I decided to take them to Sham Shui Po, a colorful community in West Kowloon, one of the many areas I had spent some time getting to know while setting up for Belghazi, contingency planning for circumstances like the one at hand. On a more auspicious occasion, we might have been hoping to take in the two-thousand-year-old Lei Cheng Uk Han Tomb or the century-old Tin Hau Temple. Or bargain hunting on Cheung Sha Wan Road, the area’s “Fashion Street,” where garment manufacturers sell directly to the public. Or hunting for secondhand electronic goods and pirated CDs and DVDs in the area’s outdoor flea markets. But today I wanted to offer them something a little more special.

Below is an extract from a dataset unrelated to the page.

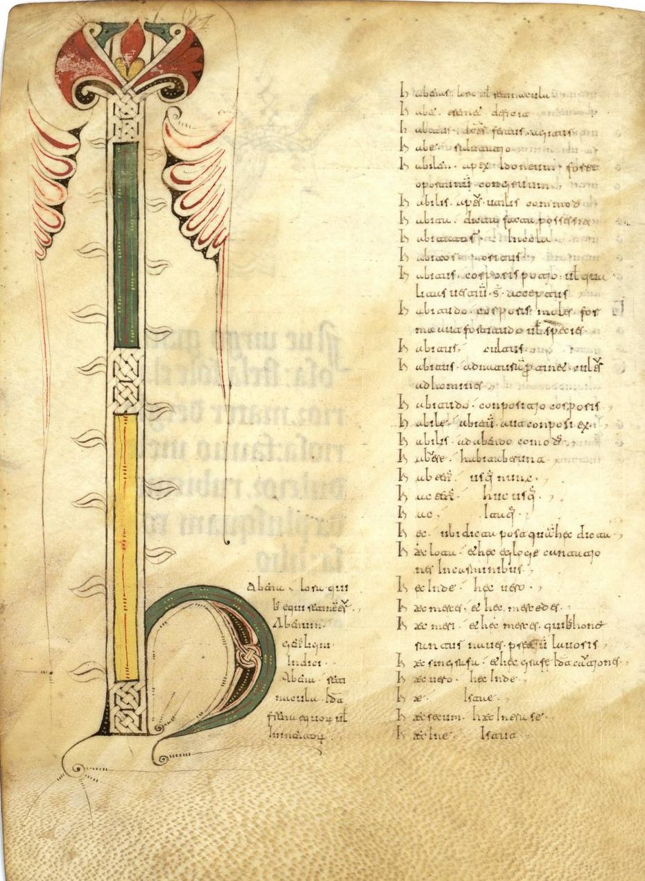 Folio 72v. Inicio de la letra "h" (miniada) del Glossarium latinum. Manuscrito fechado entre el 6 y el 13 de junio del año 964. Biblioteca de la Real Academia de la Historia (España). Signatura: Cod. 46. Ubicación antigua: olim F 212 y 44 Biblioteca Virtual del Patrimonio Bibliográfico (España): BVPB20100000502. 172 folios. Contiene: Glossarium latinum (1r-168r). Glossae super canones de concilio apostolorum (168r-170v). Litterae Graecae (170v). Versus ad pueros (poema de Ermoldus Nigellus transmitido solo por este códice, 170v-171r). Notula (171r). Aenigma (171r). De crue Domini (171r). Tria principia: Deus, sìritus, corpus (h. 171v) Escritura visigótica. 172 folios (29 x 21 cm) en pergamino a 2 columnas (caja de escritura: 21 x 15 cm). Cuadernos de 8 (cuaterniones); signaturas en números romanos; foliación del siglo XVIII, a lápiz y en arábigos. Texto con lagunas y algunas hojas mutiladas. Capitales del Glossarium latinum (1r-168r) miniadas con lacerías, polícromas; hay notación musical aquitana al comienzo del folio 1r, en un himno de escritura carolina muy temprana. Titulado en el folio 1: Vocaulario [sic] latino Procedente el monasterio de San Millán de la Cogolla. Tras la desamortización, estuvo depositado en la biblioteca de Cortes desde donde recaló em la biblioteca de la Real Academia de la Historia. Referencias: Elisa Ruiz García, Catálogo de la sección de códices de la Real Academia de la Historia, Madrid, Real Academia de la Historia, 1997, págs. 281-284, cód. 46. Miguel C. Vivancos, Glosas de algunos manuscritos visigóticos, en

I stepped off the train at Sham Shui Po station, moved through the turnstiles, and took the C1 exit to the street. The teeming scene in front of the station made familiar Tokyo look deserted by comparison. The street stretching out before me between rows of crumbling low-rises and slumped office buildings looked like a river of people gushing through a ravine. Cars jerked through congested intersections, pedestrians flowing around them like T-cells attacking a virus. Laundry and air-conditioning units hung from soot-colored windows, high-tension wires sagged across overhead. Signs in Chinese characters leered from buildings like lichens clinging to trees, their paint gone to rust, colors faded to gray. Here was an emaciated, shirtless man, asleep or unconscious in a lawn chair; there was a plumper specimen, leaning against a lamppost, clipping his fingernails with supreme nonchalance. An indistinct cacophony blanketed the area like fog: people shouting into cell phones, street stall hawkers exhorting potential customers, cars and horns and jackhammers. A couple of pigeons soared from one rooftop to another, flapping their wings in seeming amusement at the seething mass below.